The good news and the bad news at the same time: it’s in my price range. This car has been on sale for some seven months and started at around $20k (CDN), but has since been reduced to $17k. I have NOT seen the car, and the seller, in spite of having sent me some 70 photos of the car has not, after a couple of weeks of conversation, (and queries into my whereabouts and status as a purchaser) actually offered to let me view the car. There may be excellent reasons for this, but this does little to ameliorate my impatience. In the meantime, I will comment on the photos I have seen. $17k worries me though. Seems on one hand to be too cheap – and worries me on the other that it will ultimately be too expensive.

The car looks good, if worn. There is no evident rust (and rust is a real concern with these cars), but there are also no shots of the underside. The car is white with a navy blue interior that looks like vinyl. The interior is decent, though there are tiny rips in the seat, but in general it, like the exterior, looks more in need of a detailing then a restoration. The body is white, but some of the photos show reflections that suggest either a “complicated” reflection, or more likely, some imprecise surfacing (bodywork) in either the wing or door panels. Chrome is good, but appears to be lightly pitted. The engine bay is under represented with only a couple of photos (seemingly taken with a phone, judging by the relative “blurriness” of the shots) that show a correct engine that looks tired and in need of detailing, but nothing worse. Sadly, the engine bay does not exhibit its regular paint, but shows black protective goop (good, and bad, I suppose).

The body looks good except for the missing front bumper (the seller says he removed it because he thinks it looks better without, but he has it), and, oddly, on the boot, the Marque descriptors are misplaced (see drawing) – the “name should read “3.0CS” on the boot, on the right hand side – strangely this one shows “CS” on the left and “3.0” on the right. Not a big deal, but to restore it to its proper alignment, bodywork would need to be done. The car has the “North American sidelights which would ideally be removed at some point.

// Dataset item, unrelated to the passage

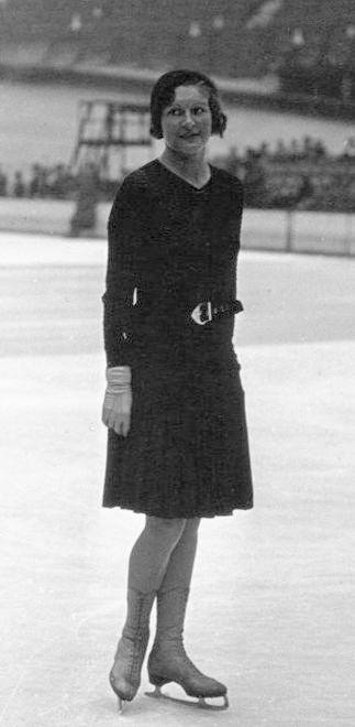 Championnat d'Europe de patinage : Mlle Lignie (Belgique) : [photographie de presse] / Agence Mondial

Lastly, this is a 4 speed, not a 5.

I really do like this car, in spite of the fact that it is not a convertible (which I want), but I also worry about it thus:

  1. These are rare. I can’t remember the last time I saw one on the streets – the last one I saw in the flesh was in the BMW Museum in Munich, four years ago. Parts? Community? Service?
  2. The seller claims new, professionally installed floorpans, but doesn’t say whether they are the proper dual floorpans. He suggests, though doesn’t promise, that otherwise the car is rust free.
  3. The seller claims that the car would pass certification on both electrical and mechanical.
  4. The seller has (after two weeks of email) not yet given me any information that would lead me to actually VIEW the car and has offered no reason as to why this is the case.

I am not slagging the seller – he may just be a very busy guy. But, every night I come home and check my email to see if there has been an offer for me to actually view the car or a reason why I cannot until spring. Neither email has been in the offing.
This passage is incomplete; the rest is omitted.